We need to find the spin-only magnetic moment of the compound with the strongest oxidising power among $$Mn_2O_3$$, TiO, and VO.

In $$Mn_2O_3$$, Mn is in the +3 oxidation state as shown by $$2x + 3(-2) = 0 \Rightarrow x = +3$$, while in TiO and VO, Ti and V are both in the +2 oxidation state.

$$Mn^{3+}$$ in $$Mn_2O_3$$ is the strongest oxidising agent because it has the highest reduction potential among the three. It readily accepts an electron to become the stable $$Mn^{2+}$$ (d$$^5$$, half-filled), whereas $$Ti^{2+}$$ and $$V^{2+}$$ act as better reducing agents.

The electronic configuration of Mn is [Ar] 3d$$^5$$ 4s$$^2$$, so for $$Mn^{3+}$$ it becomes [Ar] 3d$$^4$$.

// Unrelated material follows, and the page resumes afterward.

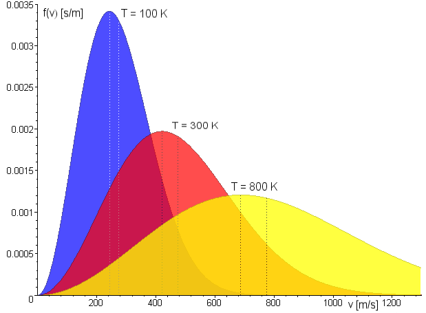 In diesem Diagramm ist die Maxwell-Boltzmannsche Geschwindigkeitsverteilung für Stickstoff (N2) bei drei verschiedenen Temperaturen angegeben. Es ist auch die wahrscheinlichste Geschwindigkeit v w {\displaystyle v_{w und die mittlere Geschwindigkeit v ¯ {\displaystyle {\overline {v } eingezeichnet. Dabei gilt immer dass die wahrscheinlichste Geschwindigkeit kleiner als die mittlere Geschwindigkeit ist.
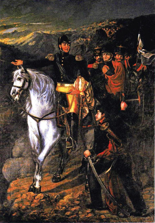 Cruce de los Andes (San Martín y O´Higgins), óleo de Martín Boneo (1865) Ley Argentina Nº 11.723 de Propiedad Intelectual Art. 5º - La propiedad intelectual corresponde a los autores durante su vida y a sus herederos o derechohabientes, durante treinta años más. En los casos de colaboración debidamente autenticada, este término comenzará a correr desde la muerte del último coautor.
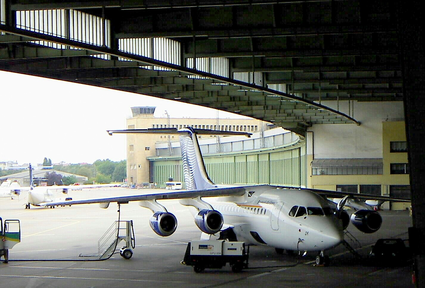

Because the oxide ion ($$O^{2-}$$) is a weak-field ligand, $$Mn^{3+}$$ in $$Mn_2O_3$$ remains high-spin. A high-spin d$$^4$$ configuration has all four electrons unpaired by Hund’s rule, giving $$n = 4$$ unpaired electrons.

The spin-only magnetic moment is given by the formula

$$ \mu = \sqrt{n(n+2)} \text{ BM} $$

where $$n$$ is the number of unpaired electrons. Substituting $$n = 4$$ yields

$$ \mu = \sqrt{4(4+2)} = \sqrt{24} = 2\sqrt{6} \approx 4.90 \text{ BM} $$

Nearest integer: 5 BM.

The answer is 5.